There are, later on in the book when Helfer visits Lebanon, instances of intense communication between the two narratives, perhaps because Helfer becomes less aggressive in his self-defence. Likewise, there are moments of great lucidity when the difficulty to "know" the "other" comes to the fore and takes centre-stage through the juxtaposition of al-Daif's narrative with Helfer's. Those are the points, where real dialogue could and should begin! But these precious moments are lost again and again, when Helfer finds it apparently necessary to enlighten al-Daif's "I" about, for example, gay subculture in Beirut, or to highlight what his host did not do in Beirut, namely to invite him, the homosexual German author, to his university or to arrange for an invitation to its German Studies Department (p. 149). In short, with the publication of the German text in this particular un(w)holy form an important opportunity for cross-cultural dialogue was carelessly, and offensively, wasted.

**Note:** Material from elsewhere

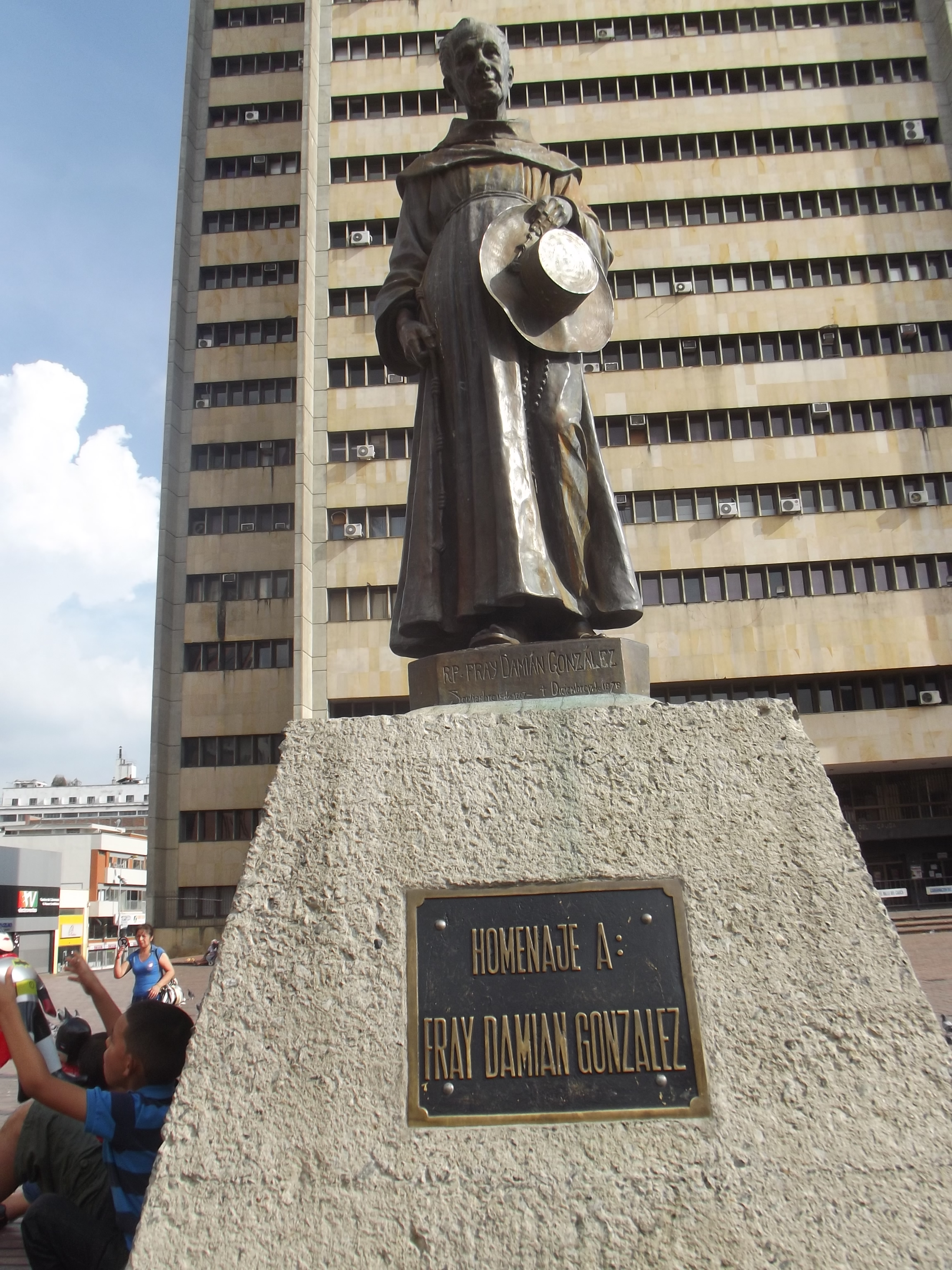 Iglesia de San Francisco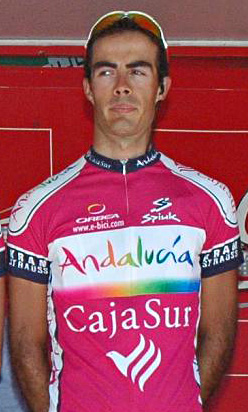 Antonio Piedra. Andalucía-Cajasur, Euskal Bizikleta 2008

This is perhaps due to the chosen, highly sensitive subject matter of sexuality. For one thing does become absolutely clear in the book, a discourse on sexuality does not lend itself easily to 'translation' but leads onto troublesome terrain. Interestingly, it also appears to raise immediately the spectre of western Orientalism. That sexual politics are an integral part of Western power-politics towards Arab countries and Islamic cultures should be blatantly obvious to all of us aghast by the photos of abuse and sexualized violence that American occupying forces inflicted upon Iraqi prisoners in Abu Ghraib. Irritatingly, Helfer does not mention these photos and their implications, but dwells at length on what he regards as wide-spread homophobia in the Arab world. Perhaps sexuality is not so much "the battlefield between Arab tradition and Western modernity" as Rashid al-Daif suggests, but a weapon ill-suited, yet much misused, in attacking or fortifying the towers of cultural identity be it one's own or that of the other.